COTTONBRO/PEXELS

Content Note: This article contains brief mention of disordered eating.

With the grand return of Bridgerton for Season 2, so returns a series of stolen glances, classical re-imaginings of our favourite pop songs, and plenty of corsets. Discussing her experiences with the prolific undergarment this season, leading lady Simone Ashley told Glamour magazine that she could barely eat whilst wearing one, especially during busy days on set. She even recalled struggling to film some of the season’s more intimate scenes, finding the corset so restrictively painful that she tore her shoulder.

“Is Bridgerton lacking appropriate costume design, or simply proper corset training for its actors?”

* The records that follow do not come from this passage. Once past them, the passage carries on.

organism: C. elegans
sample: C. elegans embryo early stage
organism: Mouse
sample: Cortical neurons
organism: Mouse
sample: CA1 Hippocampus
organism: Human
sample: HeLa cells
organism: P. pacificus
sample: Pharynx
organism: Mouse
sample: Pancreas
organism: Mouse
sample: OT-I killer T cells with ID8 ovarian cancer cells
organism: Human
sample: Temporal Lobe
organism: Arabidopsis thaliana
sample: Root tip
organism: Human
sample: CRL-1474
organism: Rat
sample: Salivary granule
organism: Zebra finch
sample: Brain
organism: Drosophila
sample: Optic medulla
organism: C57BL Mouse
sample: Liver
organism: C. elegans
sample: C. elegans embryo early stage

Naturally, every other fashion magazine started spewing nonsense about the dangers of corsets, how strong women must have been to wear them, and how thankful we should be that we’re free from their constraints today. And yet, I’m still struggling to make sense of it. If you’ve watched any Regency dramas, you’ve probably got a vague idea of how the dresses of the time were structured: long skirts, puffy sleeves, and an empire waistline right up to your bosom. No one could make out the shape of your real waist at all. So why, dear reader, was Simone Ashley’s corset laced up so tightly around her stomach that she could barely consume a morsel?

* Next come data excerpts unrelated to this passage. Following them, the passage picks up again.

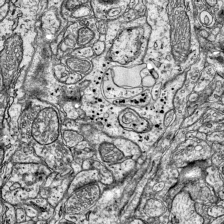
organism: Mouse
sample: Visual Cortex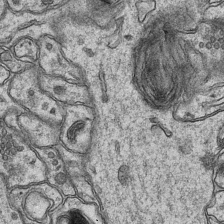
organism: Mouse
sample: CA1 Hippocampus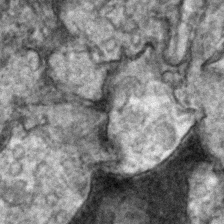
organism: Zebrafish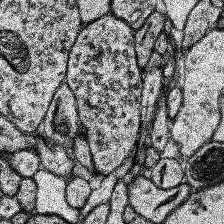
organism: Human
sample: Temporal Lobe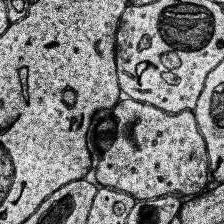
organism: Human
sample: Temporal Lobe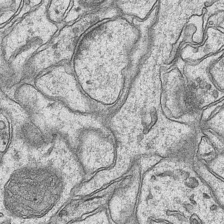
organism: Mouse
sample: CA1 Hippocampus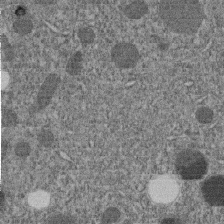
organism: C. elegans
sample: C. elegans embryo early stage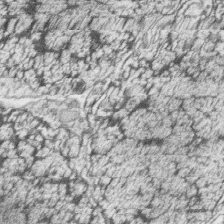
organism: Zebrafish
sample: synaptic ribbons in rod cells and cone cells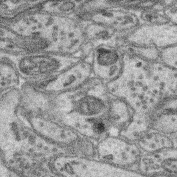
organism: Mouse
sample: Retina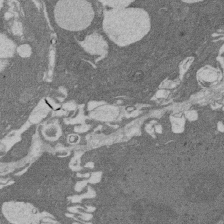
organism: Rat
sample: Salivary granule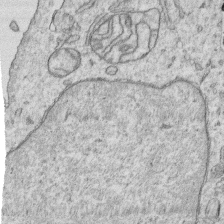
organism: Human
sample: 1205lu cells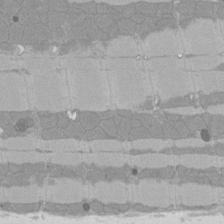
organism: Rat
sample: Left ventricle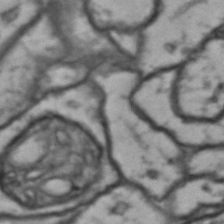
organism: Drosophila
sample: Brain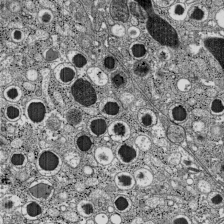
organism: C57BL Mouse
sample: Pancreatic islet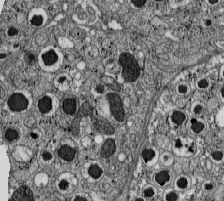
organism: C57BL Mouse
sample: Pancreatic islet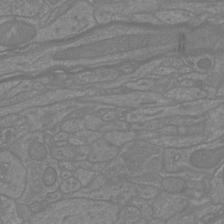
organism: Mouse
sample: Cortical neurons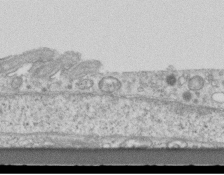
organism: Mouse
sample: Centriole in ependymal cells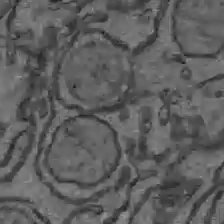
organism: C57BL Mouse
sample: Liver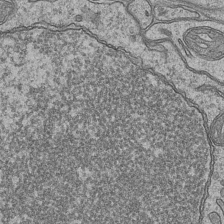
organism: Mouse
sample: CA1 Hippocampus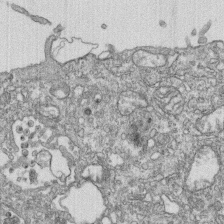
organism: Human
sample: HeLa cell HIV synapse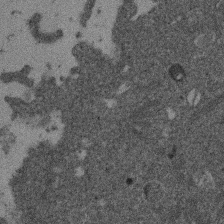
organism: Mouse
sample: Dividing mouse embryo 1 cell stage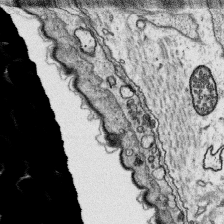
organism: Platynereis dumerilii
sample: Parapodia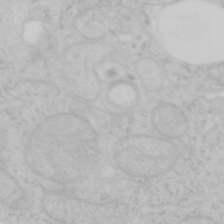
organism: Mouse
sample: OT-I killer T cells with ID8 ovarian cancer cells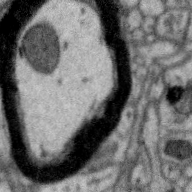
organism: Zebra finch
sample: Brain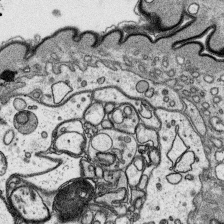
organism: Platynereis dumerilii
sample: Parapodia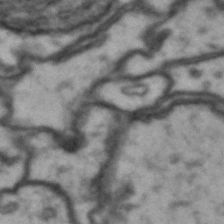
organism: Drosophila
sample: Brain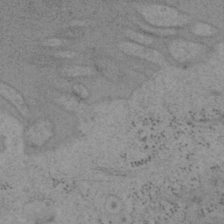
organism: Mouse
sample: OT-I killer T cells with ID8 ovarian cancer cells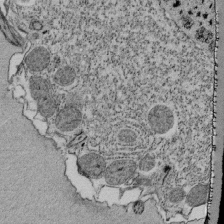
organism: Tetrahymena
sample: Cilia in tetrahymena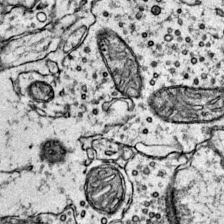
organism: Mouse
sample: Primary visual cortex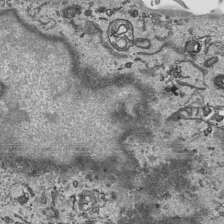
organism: Human
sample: Mitochondria in HCT116 cells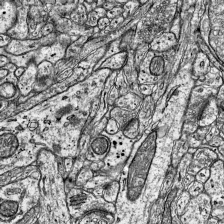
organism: Mouse
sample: Visual Cortex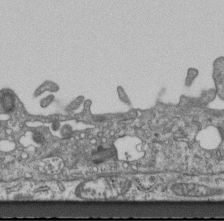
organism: Mouse
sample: Centriole in ependymal cells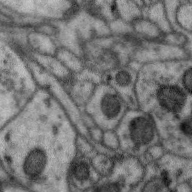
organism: Zebra finch
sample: Brain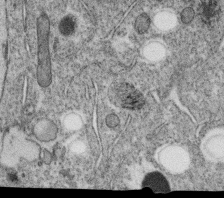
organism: C. elegans
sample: C. elegans oocyte; sperm cells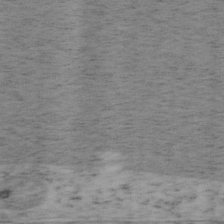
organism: Mouse
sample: OT-I killer T cells with ID8 ovarian cancer cells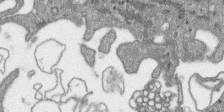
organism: Human
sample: Lung epithelial cells infected with SARS-CoV-2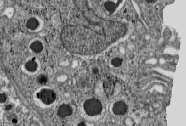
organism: C57BL Mouse
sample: Pancreatic islet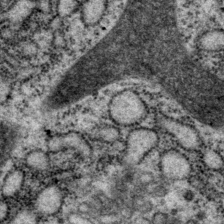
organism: P. pacificus
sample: Pharynx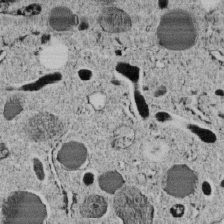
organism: C. elegans
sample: C. elegans embryo early stage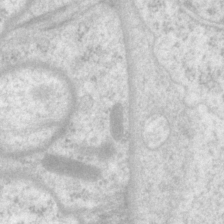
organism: P. pacificus
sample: Pharynx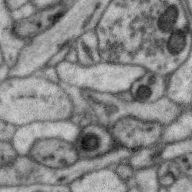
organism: Zebra finch
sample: Brain

Frustratingly, the show’s second season perpetuated the same anachronistic lies that it did in Season 1. In the infamous opening scene, Prudence Featherington clings onto a chair for dear life, gasping for air as her mother insists she could squeeze her waist into the size of an orange and a half at her age. Skip forward a couple of minutes and suddenly Prudence reappears, dress on and her waist shape completely disguised by her gown, making the whole painful endeavour laughably fruitless. In reality, most women during the Regency Era wore short stays, rather than the long stays we see in the show. They were made of linen and rarely had any boning. All in all, they were barely different (and no more uncomfortable) than a modern push-up bra, which could have easily been used in Bridgerton to achieve the same silhouette.

“All in all, [corsets] were barely different (and no more uncomfortable) than a modern push-up bra”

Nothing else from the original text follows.